The default policy is globally defined in awkward.persist.compression
as a list of rules. Each rule has the following format:
-
minsize
: minimum size in bytes; if the basic array is smaller than this size, it is not compressed by this rule. -
types
: list of item types; if the basic array’s item type is not a subclass of one of these types, it is not compressed by this rule. -
contexts
: fnmatch wildcard string or list of such strings; if the basic array’s context (what parameter it belongs to in an awkward-array) does not match any of these patterns, it is not compressed by this rule. -
pair
: 2-tuple of compression function, decompression function specifier. The compression function is a Python callable, which turns a buffer into compressed bytes. The decompression function is a tuple of strings naming the module and object where the function may be found (as in the"call"
type). Whereas the compression function is needed right away, the decompression function need only be specified so that it can be called during deserialization. The compression and decompression functions should be strict inverses of one another, with no parameters needed except the buffer to compress or decompress.
A single pair
is promoted to a rule and a single rule is promoted to a list of rules, so it would be sufficient to pass compression=(zlib.compress, ("zlib", "decompress"))
to a serialization function. If the compression pair is in the awkward.persist.partner
dict, only the compression function is needed: compression=zlib.compress
.
serialize(obj, storage, name=None, delimiter="-", suffix=None, schemasuffix=None, compression=compression, **kwargs)
serializes obj
(an awkard-array) and puts all binary blobs into storage
using names derived from a name
prefix, separated by delimiter
. Binary blobs optionally may have a suffix
(such as ".raw"
) and the schema itself (also inserted into storage
as a binary blob) may have a schemasuffix
(such as ".json"
). The compression option is described above. No return value.
deserialize(storage, name="", whitelist=whitelist, cache=None)
returns an awkward-array from storage
using name
as a prefix and an exact name for finding the schema. The whitelist option is described above. If a cache
is passed, that cache is passed as an argument to every VirtualArray
.
save(file, array, name=None, mode="a", **options)
Save an array
(an awkward-array) into a file
specified as a name, a path, or as a file-like object.
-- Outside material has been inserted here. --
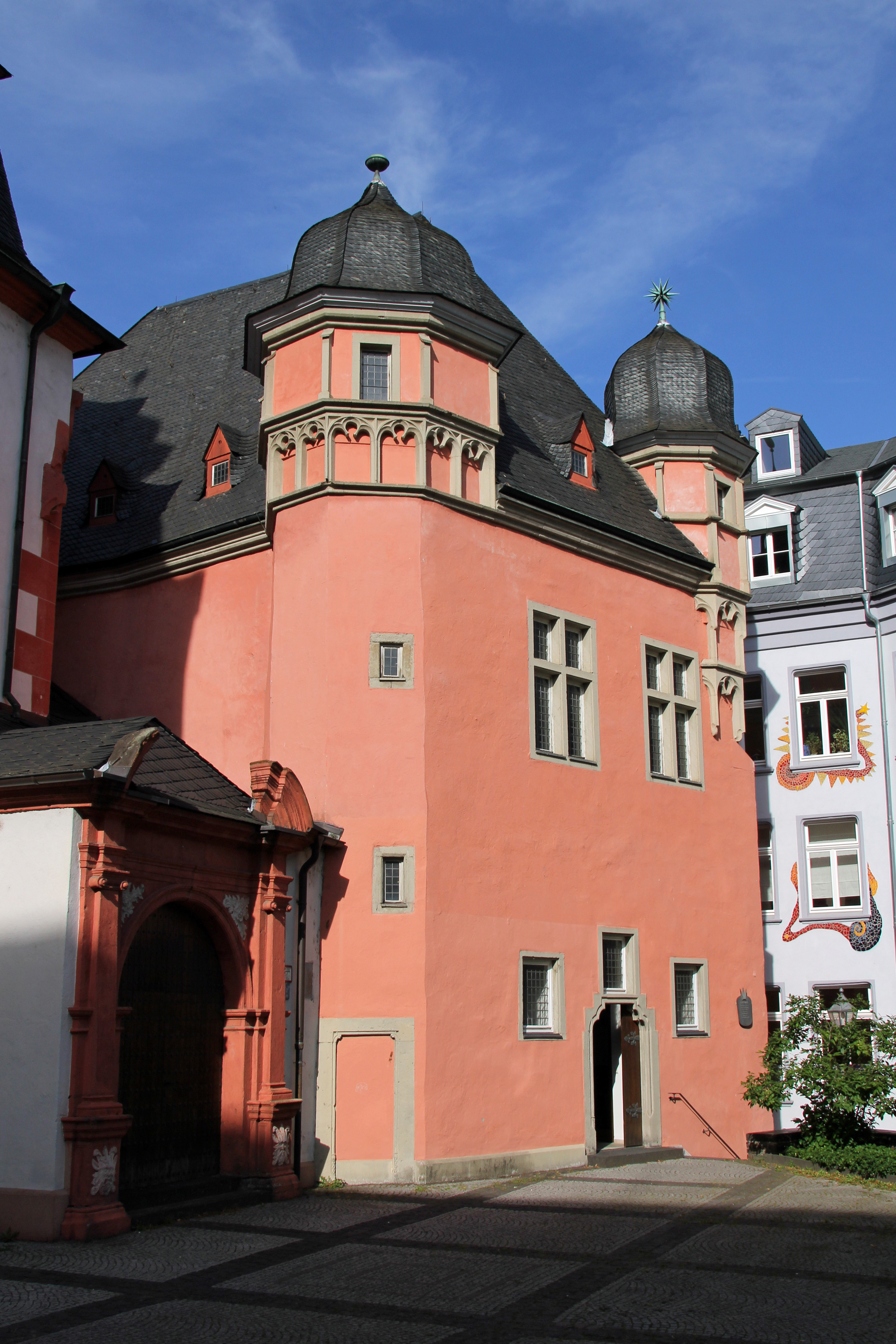 Koblenz im Buga-Jahr 2011 - Das Schöffenhaus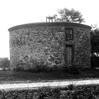 Bismark-Turm in Lichtenberg (Frankfurt (Oder)) 1906

If it is a name that does not end in .awkd
, this suffix is appended. The mode
is passed to the zipfile.ZipFile
object; "a"
means append to an existing file or create a file. If there are name conflicts, an erorr is raised before writing anything to the file. No return value.
load(file, **options)
Open file
as a read-only dict-like object containing awkward-arrays. The arrays may be found by asking for the dict-like object’s keys
and extracted with get-item.
hdf5(group, **options)
Interpret an HDF5 file or group (from the h5py library) as containing awkward-arrays, rather than arrays. Low-level binary blobs are hidden in favor of logical awkward arrays. This object can be written to or read from as a dict-like object with get-item, set-item, and del-item.